L’accaparement mondial des mers

Certaines institutions clés qui ouvrent la voie à l’accaparement des mers ont adopté un langage qui se voudrait proche de celui des droits de l’homme et affirment que leurs initiatives de réforme politique sont ancrées dans la nécessité de la sécurité alimentaire pour tous et l’éradication de la pauvreté. Cependant, beaucoup d’exemples à travers le monde montrent que le principe fondamental guidant les processus de réforme est une croyance aveugle dans les solutions reposant sur le marché, qui s’opposent directement aux souhaits et aux demandes des organisations représentant la société civile». L’Initiative sur la pêche côtière démontre une croyance aveugle dans la Pêche basée sur les droits d’accès, qui vise à privatiser les ressources marines comme solution universelle à tous les problèmes environnementaux et à la pauvreté. Cependant, comme expliqué en mars 2015 dans le magazine «Development Today», en vue de la terminaison du Partenariat mondial pour les océans, on commence à remettre en question cette approche:

«Malgré de nombreux échanges entre la Banque mondiale et la Norvège, qui ont porté à certains changements, l’organisme d’aide Norad et l’Institut norvégienne de recherche marine se sont prononcées contre le projet.»

«Auparavant, le Forum mondial des peuples pêcheurs … a fait appel aux gouvernements pour abandonner le Partenariat mondial pour les océans.»

«L’opinion de Norad était que le Partenariat mondial pour les océans ne contribuerait pas à la réduction de la pauvreté.»

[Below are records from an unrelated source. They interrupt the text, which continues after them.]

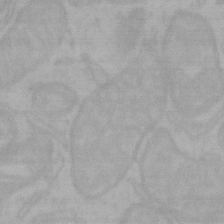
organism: Mouse
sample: Choroid plexus
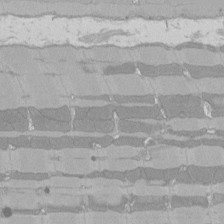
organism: Rat
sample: Left ventricle
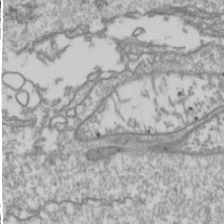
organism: Drosophila
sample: Cell division; meiosis; drosophila spermatocytes
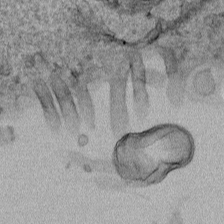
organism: Human
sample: Mitochondria in HCT116 cells
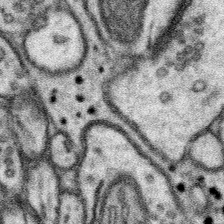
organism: Mouse
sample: Somatosensory cortex neuropil
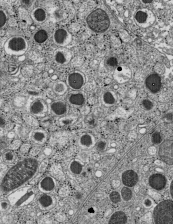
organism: C57BL Mouse
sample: Pancreatic islet
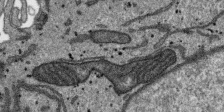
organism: Human
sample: Lung epithelial cells, uninfected (mock) control
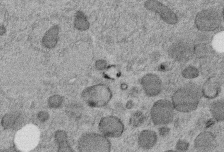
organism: C. elegans
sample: C. elegans embryo early stage
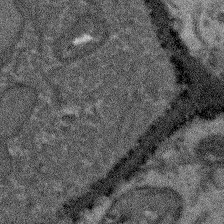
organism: Arabidopsis thaliana
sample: Root tip
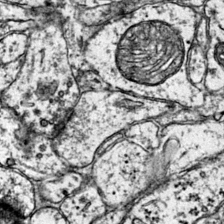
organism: Mouse
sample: Primary visual cortex
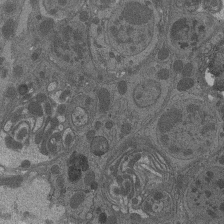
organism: Drosophila
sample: Antenna
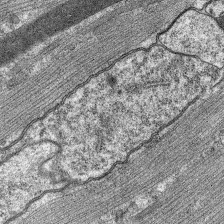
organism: C. elegans
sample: Pharynx
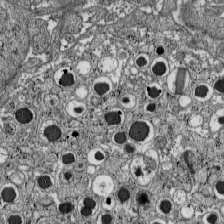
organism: C57BL Mouse
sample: Pancreatic islet
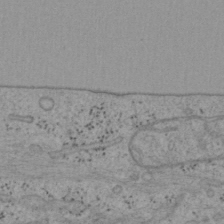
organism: Human
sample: HeLa cells
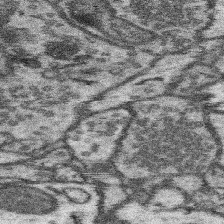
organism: Mouse
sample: Somatosensory cortex neuropil
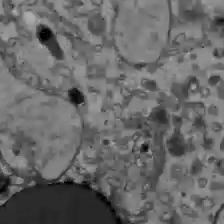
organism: C57BL Mouse
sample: Liver
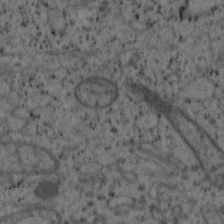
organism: Human
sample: HeLa cells
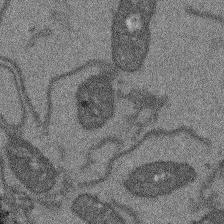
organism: Arabidopsis thaliana
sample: Root tip
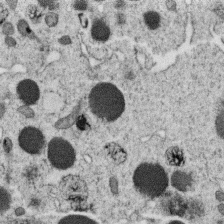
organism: C. elegans
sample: C. elegans oocyte; sperm cells
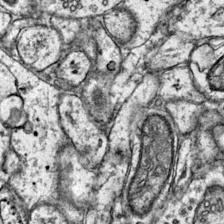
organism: Mouse
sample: Primary visual cortex
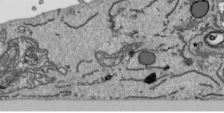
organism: Human
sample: Mitochondria in HCT116 cells
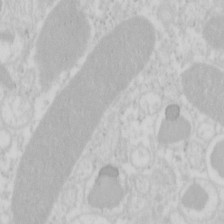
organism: Mouse
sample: Pancreas
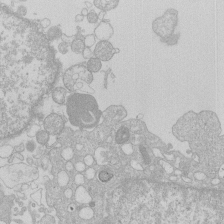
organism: Human
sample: Macrophage cells
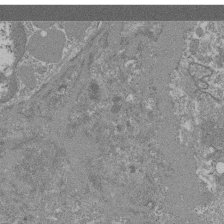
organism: Mouse
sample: Glomerulus
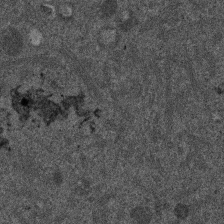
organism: Mouse
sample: Dividing mouse embryo 1 cell stage
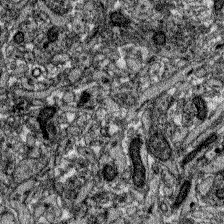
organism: Zebrafish
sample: Larval olfactory bulb
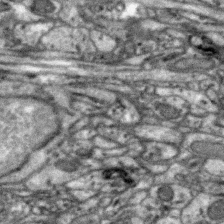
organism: Zebra finch
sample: Brain
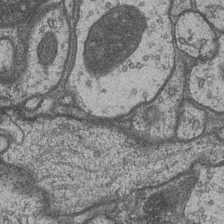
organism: Drosophila
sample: Optic medulla

L’introduction de la Pêche basée sur les droits d’accès dans les pays ciblés et ailleurs irait à l’encontre du contenu progressif des Directives volontaires visant à assurer la durabilité de la pêche artisanale, qui soulignent le besoin de l’Approche basée sur les droits de l’homme comme outil clé dans la lutte contre la pauvreté. A cet égard nous contestons l’affirmation de l’Initiative sur la pêche côtière de vouloir mettre en œuvre les Directives, vu que les politiques qui seront introduites privilégient clairement les intérêts du secteur privé et/ou des intérêts environnementaux limités, ainsi contredisant les Directives. Dans ces circonstances, nous avons refusé une invitation à devenir membre du comité de pilotage de l’Initiative sur la pêche côtière. Accepter l’invitation alors que le contenu de l’Initiative est déjà défini équivaudrait à légitimer la politique de la Pêche basée sur les droits d’accès, une politique contre laquelle nous luttons depuis des années, et ce constituerait un coup grave aux Directives visant à assurer la durabilité de la pêche artisanale, dont nous continuons à lutter pour la mise en œuvre.